Martin Francoeur
Le Nouvelliste
Martin Francoeur
Sylvain Leblanc
Sylvain Leblanc

Une chance qu’il y avait le bureau du député...

ÉDITORIAL / C’est une histoire surréaliste qui est arrivée à Sylvain Leblanc, un travailleur autonome de Saint-Mathieu-du-Parc qui s’était fait voler son identité et qui a vu ses versements de la prestation canadienne d’urgence interrompus. Déjà qu’on imagine le cauchemar que peut provoquer une absence de revenus pour une période prolongée, on constate aussi qu’il y a un problème majeur dans la prestation du service à la clientèle. Passer par le bureau d’un député pour régler un dossier semblable ne devrait pas devenir une norme.

On savait que la PCU allait être un objet de convoitise pour de nombreux fraudeurs et c’est ce qui semble avoir provoqué l’interruption des versements à Sylvain Leblanc.

Après avoir constaté un délai anormal de quelques jours dans le versement de son aide financière fédérale, le Mathieusaintois s’est rendu sur le site web de l’Agence du revenu du Canada et y a fait la triste découverte: un fraudeur avait usurpé son identité pour modifier les coordonnées bancaires associées au versement des prestations.

Il y a d’abord eu les longs délais pour joindre quelqu’un à l’Agence du revenu. Même en n’étant pas victime de vol d’identité, c’est déjà un parcours du combattant pour de nombreux Canadiens. La pandémie de COVID-19 a fait exploser les demandes et avec le télétravail qui a aussi touché la fonction publique, le nombre de préposés pouvant répondre aux appels n’était pas suffisant. La fonction publique fédérale a dû transférer de nombreux employés pour répondre aux appels concernant l’assurance-emploi et la PCU mais ça n’a jamais été suffisant.

Lorsqu’il a pu joindre quelqu’un, on lui a répondu qu’il devait lui-même gérer cette situation pour obtenir son versement. C’est évidemment une réponse inacceptable pour quelqu’un qui se retrouve sans revenus et qui essaie simplement de régulariser son dossier au sein de l’agence fédérale.

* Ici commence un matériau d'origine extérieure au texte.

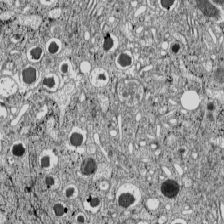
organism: C57BL Mouse
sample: Pancreatic islet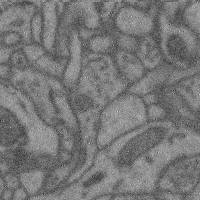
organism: Mouse
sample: Cerebral cortex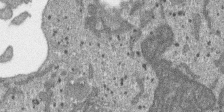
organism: Human
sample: Lung epithelial cells infected with SARS-CoV-2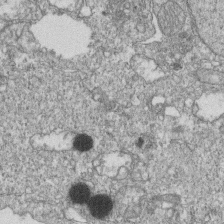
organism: Human
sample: HeLa cell HIV synapse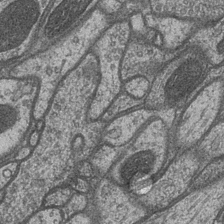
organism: Drosophila
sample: Optic medulla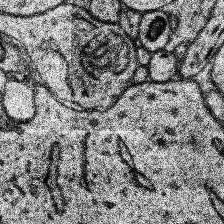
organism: Human
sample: Temporal Lobe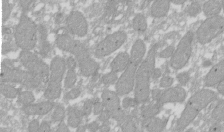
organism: Xenopus
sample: Cilia; centrioles in frog embryo cells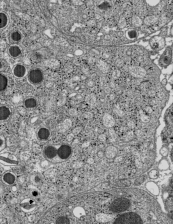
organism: C57BL Mouse
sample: Pancreatic islet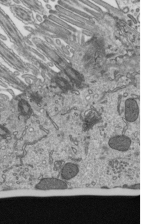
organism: Mouse
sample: Mouse epididymis efferent ductule cilia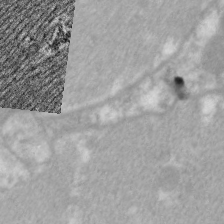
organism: C. elegans
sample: Pharynx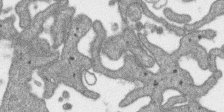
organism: Human
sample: Lung epithelial cells infected with SARS-CoV-2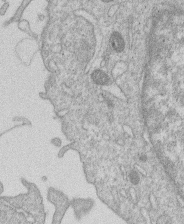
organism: Human
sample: Macrophage cells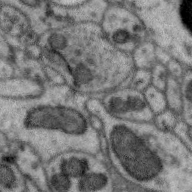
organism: Zebra finch
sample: Brain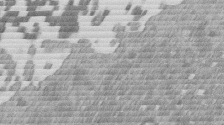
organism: Mouse
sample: Dividing mouse embryo 1 cell stage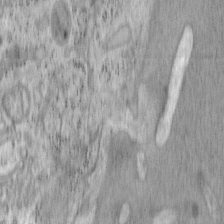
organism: Human
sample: HeLa cells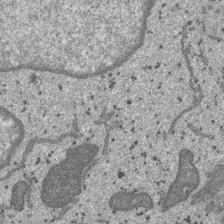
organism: Human
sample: Lung epithelial cells infected with SARS-CoV-2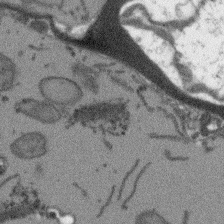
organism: Arabidopsis thaliana
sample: Root tip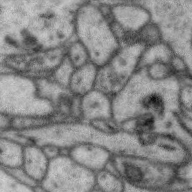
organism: Zebra finch
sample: Brain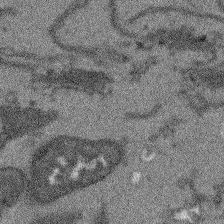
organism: Arabidopsis thaliana
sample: Root tip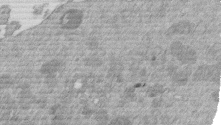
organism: Mouse
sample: Dividing mouse embryo 1 cell stage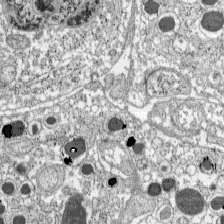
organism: C57BL Mouse
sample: Pancreatic islet

Après avoir enfin pu voir plus clair sur ce qui lui était arrivé, il a de nouveau contacté l’Agence du revenu du Canada pour les informer de la situation exacte dans laquelle il s’est malgré lui retrouvé. L’homme n’était pas au bout de ses peines: on lui a dit qu’il faudrait compter au moins 40 jours avant de pouvoir toucher les prestations auxquelles il avait droit et qu’il n’avait pas reçues. C’est presque six semaines sans revenus.

Il aura fallu l’intervention du personnel du bureau de circonscription du député bloquiste de Berthier-Maskinongé, Yves Perron, pour que son dossier puisse être traité rapidement et pour que les correctifs soient apportés.

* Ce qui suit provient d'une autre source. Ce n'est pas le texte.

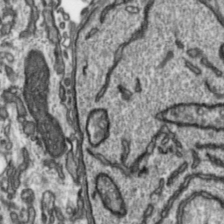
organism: Toxoplasma gondii
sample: Parasites in a vacuole inside a host cell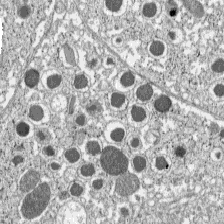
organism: C57BL Mouse
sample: Pancreatic islet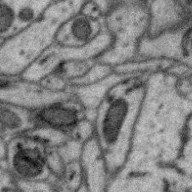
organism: Zebra finch
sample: Brain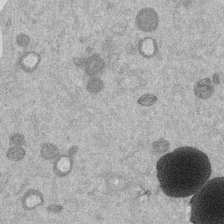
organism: Mouse
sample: Dividing mouse embryo 1 cell stage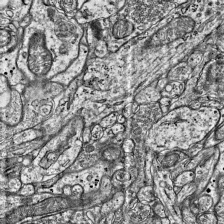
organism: Mouse
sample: Visual Cortex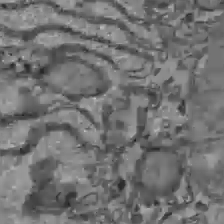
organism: C57BL Mouse
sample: Liver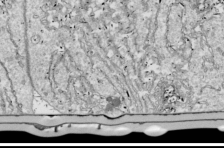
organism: Drosophila
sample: Cell division; meiosis; drosophila spermatocytes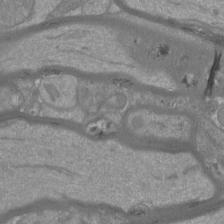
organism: Mouse
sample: Cortical neurons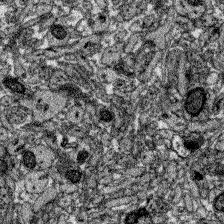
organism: Zebrafish
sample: Larval olfactory bulb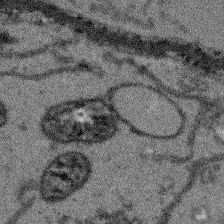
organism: Arabidopsis thaliana
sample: Root tip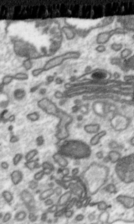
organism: Toxoplasma gondii
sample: Parasites in a vacuole inside a host cell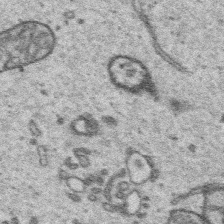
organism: Platynereis dumerilii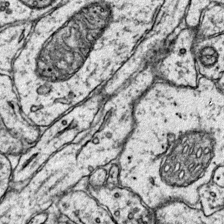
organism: Mouse
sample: Primary visual cortex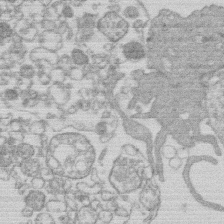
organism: Human
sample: Macrophage cells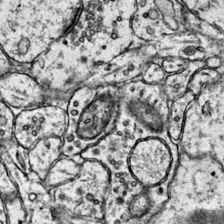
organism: Mouse
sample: Primary visual cortex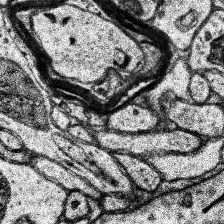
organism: Human
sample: Temporal Lobe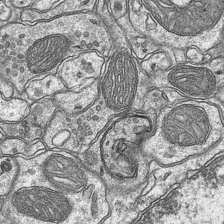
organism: Mouse
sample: CA1 Hippocampus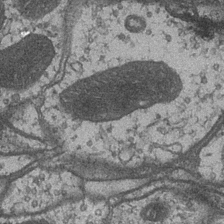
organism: Drosophila
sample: Optic medulla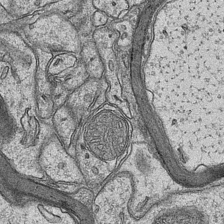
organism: Mouse
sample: CA1 Hippocampus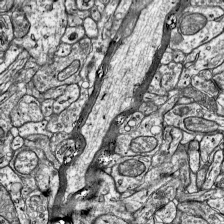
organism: Mouse
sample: Visual Cortex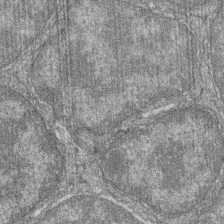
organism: Zebrafish
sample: Cilia; retinal pigment epithelium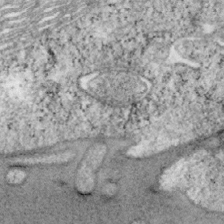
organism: Mouse
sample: OT-I killer T cells with ID8 ovarian cancer cells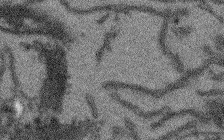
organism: Arabidopsis thaliana
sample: Root tip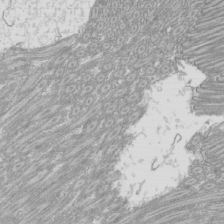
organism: Mouse
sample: Cilia; mouse epididymis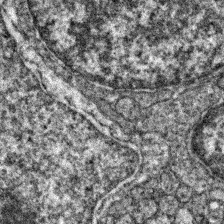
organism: Zebrafish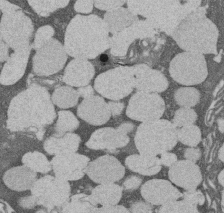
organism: Rat
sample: Salivary granule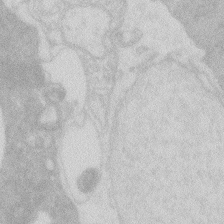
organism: Zebrafish
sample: Macrophage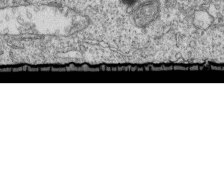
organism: Human
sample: HeLa cell HIV synapse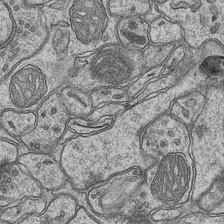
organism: Mouse
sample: CA1 Hippocampus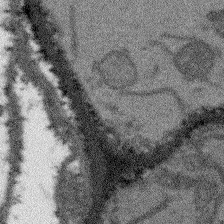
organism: Arabidopsis thaliana
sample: Root tip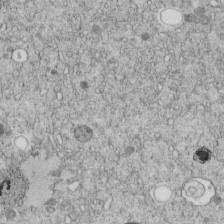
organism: C. elegans
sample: C. elegans embryo early stage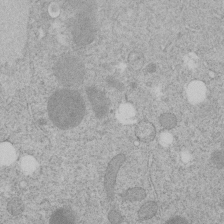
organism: C. elegans
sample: C. elegans embryo early stage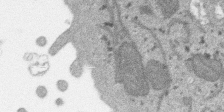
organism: Human
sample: Lung epithelial cells infected with SARS-CoV-2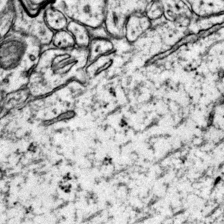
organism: Mouse
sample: Primary visual cortex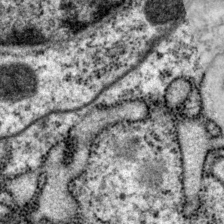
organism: P. pacificus
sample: Pharynx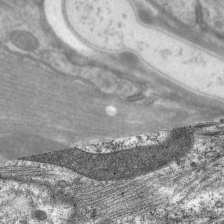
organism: C. elegans
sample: Pharynx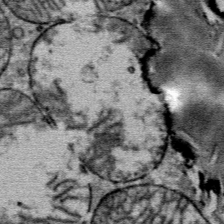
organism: Mouse
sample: Mouse Salivary gland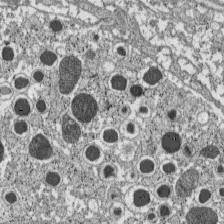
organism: C57BL Mouse
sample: Pancreatic islet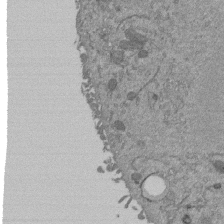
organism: Mouse
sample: ED-1 cell nuclei; centrioles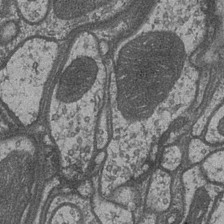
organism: Drosophila
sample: Optic medulla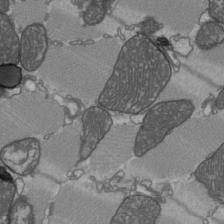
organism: C57BL Mouse
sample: Heart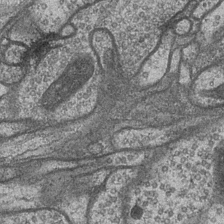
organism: Drosophila
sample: Optic medulla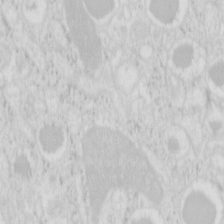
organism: Mouse
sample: Pancreas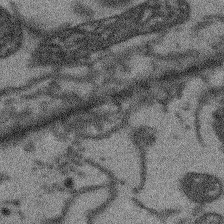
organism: Arabidopsis thaliana
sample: Root tip

Il est vrai que les députés de la Chambre des Communes ont des canaux de communication plus directs et plus rapides avec les différents ministères et agences fédérales. C’est très bien ainsi. Mais dans le cas qui nous concerne, un citoyen aurait normalement dû pouvoir régler lui-même, avec l’assistance du personnel de l’Agence du revenu du Canada, une telle situation.

Le hic, c’est que l’Agence du revenu du Canada ou Service Canada n’ont jamais eu les ressources suffisantes ou suffisamment compétentes pour régler de tels dossiers. Les cas de citoyens qui étaient incapables de joindre ces services ou d’avoir des réponses claires pour une situation qui sort un tant soit peu de l’ordinaire sont nombreux. Trop nombreux.

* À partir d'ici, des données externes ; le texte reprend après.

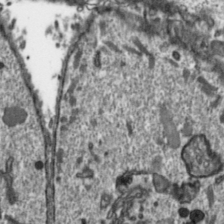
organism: Toxoplasma gondii
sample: Parasites in a vacuole inside a host cell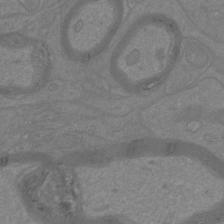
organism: Mouse
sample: Cortical neurons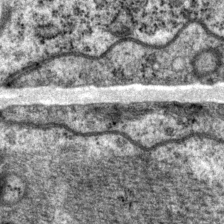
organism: P. pacificus
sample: Pharynx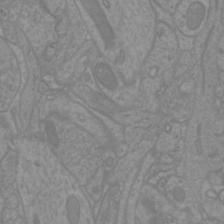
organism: Mouse
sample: Cortical neurons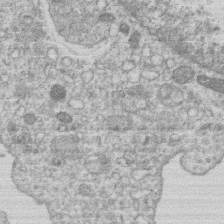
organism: Human
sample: Macrophage cells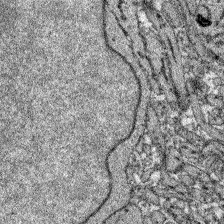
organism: Zebrafish
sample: Larval olfactory bulb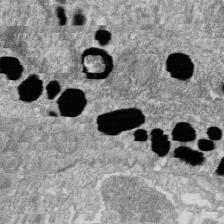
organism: Zebrafish
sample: Cilia; retinal pigment epithelium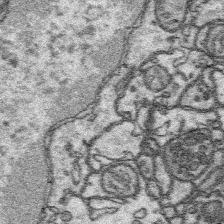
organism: Platynereis dumerilii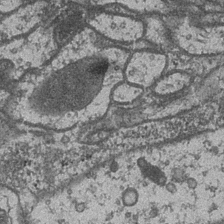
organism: Drosophila
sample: Optic medulla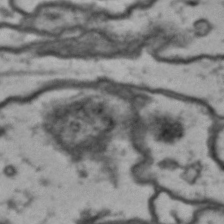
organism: Drosophila
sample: Brain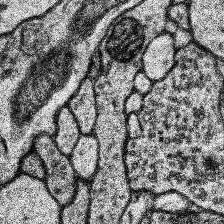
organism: Human
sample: Temporal Lobe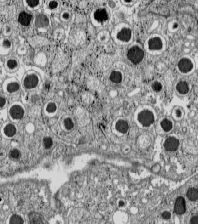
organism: C57BL Mouse
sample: Pancreatic islet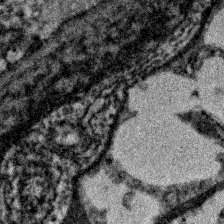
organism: Zebrafish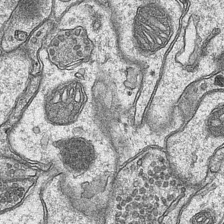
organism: Mouse
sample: CA1 Hippocampus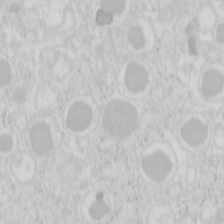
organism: Mouse
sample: Pancreas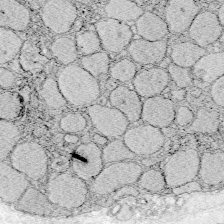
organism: Zebrafish
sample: Whole-Brain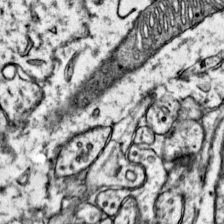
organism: Mouse
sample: Primary visual cortex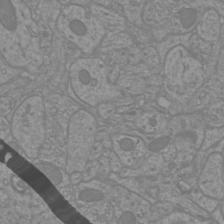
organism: Mouse
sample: Cortical neurons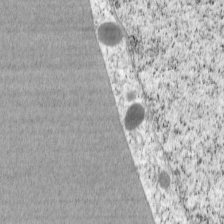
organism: African green monkey
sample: COS-7 cells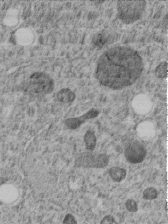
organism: C. elegans
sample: C. elegans embryo early stage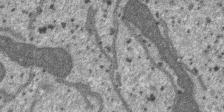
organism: Human
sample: Lung epithelial cells infected with SARS-CoV-2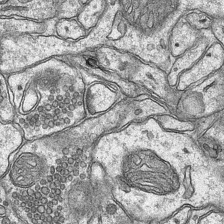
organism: Mouse
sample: CA1 Hippocampus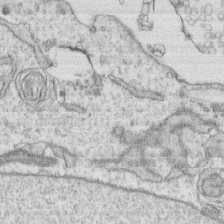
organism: Human
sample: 1205lu cells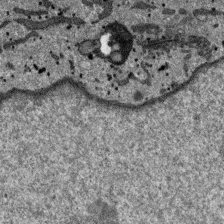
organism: Human
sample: Lung epithelial cells, uninfected (mock) control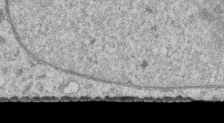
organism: Human
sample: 1205lu cells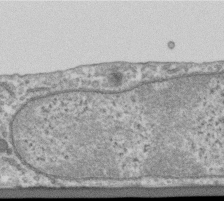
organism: Human
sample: Centriole in RPE cells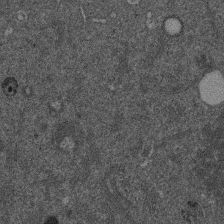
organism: Mouse
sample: Dividing mouse embryo 1 cell stage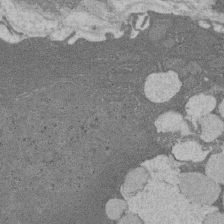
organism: Rat
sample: Salivary granule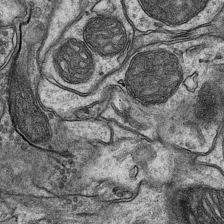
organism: Mouse
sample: CA1 Hippocampus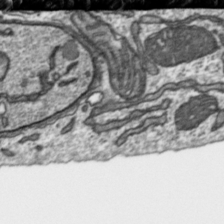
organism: Toxoplasma gondii
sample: Parasites in a vacuole inside a host cell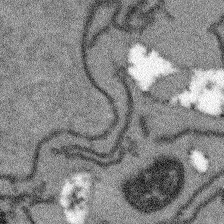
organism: Arabidopsis thaliana
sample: Root tip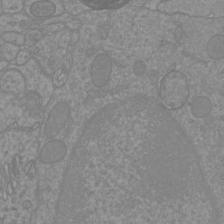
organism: Mouse
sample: Cortical neurons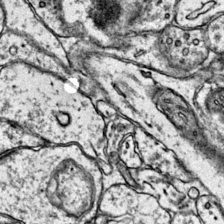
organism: Mouse
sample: Primary visual cortex

Même si les bureaux de députés font un travail exceptionnel pour aider les citoyens, il ne faudrait pas que cela devienne la norme pour régulariser certains dossiers ou pour simplement fournir aux citoyens l’aide à laquelle ils ont droit.

Il est de la responsabilité du gouvernement fédéral de déployer un effectif suffisant et compétent pour traiter tous les cas, même ceux qui sont complexes et qui sortent du cadre habituel de réponses que les fonctionnaires doivent être en mesure de fournir.

L’annonce de la transition prochaine des dossiers de la PCU vers l’assurance-emploi n’augure rien de bon pour les prestataires. Une telle transformation entraînera son lot de questions et de situations pour lesquelles les citoyens qui touchent ces prestations voudront avoir des informations et des précisions. Cela risque, une fois de plus, de submerger d’appels les préposés à l’information et au traitement des dossiers.

La réponse du fédéral pour une aide financière d’urgence dans le contexte des pertes d’emploi liées à la pandémie de COVID-19 a été exemplaire. Le service qui aurait dû venir avec semble l’être beaucoup moins.